Big Data and Machine Learning
in Animal Breeding
Dinesh Thekkoot PhD, Genesus Inc
Machine learning (ML) has been a buzz word for the past few years. ML is a subfield of artificial intelligence (AI) dedicated to the study of algorithms to predict outcomes. Knowingly or unknowingly we are heavily dependent on ML in our day-to-day life.
The Virtual personal assistants like Siri, Alexa and Google Now, the personalized news feed in our social media, friend suggestions that we see in a Facebook feed, email spam and malware filtering, the traffic predictions that we see on our GPS, etc. are some of the services/technologies we use regularly that are based on ML algorithms.
Even though ML plays a very important role in our day to day life, application of this technology in animal breeding/production is still in infancy. The recent developments in modern technologies like automated feeding and weighing systems, digital imaging, large scale genotyping, etc. have enabled farmers, breeders, and related industries to continuously monitor and collect a large amount of data (big data) at the animal level at a reasonable cost.
The number of rows and columns in this big data is often so large that it is very difficult to visualize this using regular computer programs. Also, in most cases, this data is not always “clean”, as it can contain missing values, outliers, and unwanted data points.
Another issue is the amount of data per animal in the case of genetic evaluation. Most current data analyses methods assume that the number of pieces of data per animal is not large. For example, suppose if we have 500 sows, each sow will have few litter records and few growth records, i.e. we have 500 sows with 10 or 15 data points for each sow. However, updated data collection technology, on each of those 500 sows we may have more than 50,000 pieces of genotype information, several thousand lactation feed intake records and several thousand farrowing room environment measures such as temperature and humidity recorded every 5 minutes. So, the same 500 sows will each have thousands (or even millions) of pieces of data. Many statistical methods have been developed to address this problem, but they require extremely large amounts of computer resources. ML has proven to be an efficient method to address all of these issues.

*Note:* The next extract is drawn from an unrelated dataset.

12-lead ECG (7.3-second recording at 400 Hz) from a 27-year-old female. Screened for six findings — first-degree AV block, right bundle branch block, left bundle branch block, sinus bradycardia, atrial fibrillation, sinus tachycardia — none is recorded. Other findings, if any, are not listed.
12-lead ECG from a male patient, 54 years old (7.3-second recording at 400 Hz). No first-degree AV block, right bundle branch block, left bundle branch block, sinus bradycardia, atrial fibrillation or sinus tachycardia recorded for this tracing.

Learning from data is the core principle of machine learning, and it aims to choose from a large pool of data analysis models, that can predict the outcomes most accurately. This part is called the training process, and there are two types of training:
- Supervised training (Machine learns from existing examples like genotypes and corresponding phenotypes) and
- Unsupervised training (No prior examples required, like the situation where we have only genotypes).
Some of the applications of machine learning in animal science:
- Genomic prediction: One of the earliest attempts of ML was tried in genome-enabled prediction. Initial results show that ML methods performed better than traditional methods when the underlying genetic architecture was complex (when traits were controlled by dominance and/or epistasis) (Li et al. (2018) Front. Genet. 9:237).
- Genome-wide association studies (GWAS): Publications have shown that ML methods can be used for conducting GWAS. Also, ML methods have been shown to be more efficient in identifying a subset of SNPs with a direct link to candidate genes (Li et al. (2018) Front. Genet. 9:237).
- Genotype imputation: While genotyping, not all markers will get genotyped due to quality issues, and we will have to predict the missing marker genotypes using a process called imputation. Studies have shown that ML methods have higher accuracy for imputing these missing genotypes (Morota et al. (2018) J. Anim. Sci. 96:1540–1550).
- Phenotype quality check: ML models have been shown to be successful in identifying outliers in the data and can be applied to filter and edit data prior to genetic evaluation (Morota et al. (2018) J. Anim. Sci. 96:1540–1550).
- Image analysis: ML methods can be used for predicting body weight from camera images rather than using a weight scale, which is laborious, time-consuming and causes stress on animals. Also, these methods can be used to predict carcass composition from on-line camera images in real time.
At Genesus, we generate large amounts of data from individual feed intake machines, carcass, and pork quality programs that dates back more than 20 years, and from genotyping many selection candidates per week. These large swaths of data can be classified under the big data category and have been an integral part of our regular genetic evaluation program, along with our routine growth and reproductive phenotypes.
Currently, we are in the process of investigating predictive ML approaches for analyzing these data more efficiently. All these steps will help to increase the genetic improvement rate and will ultimately benefit Genesus customers.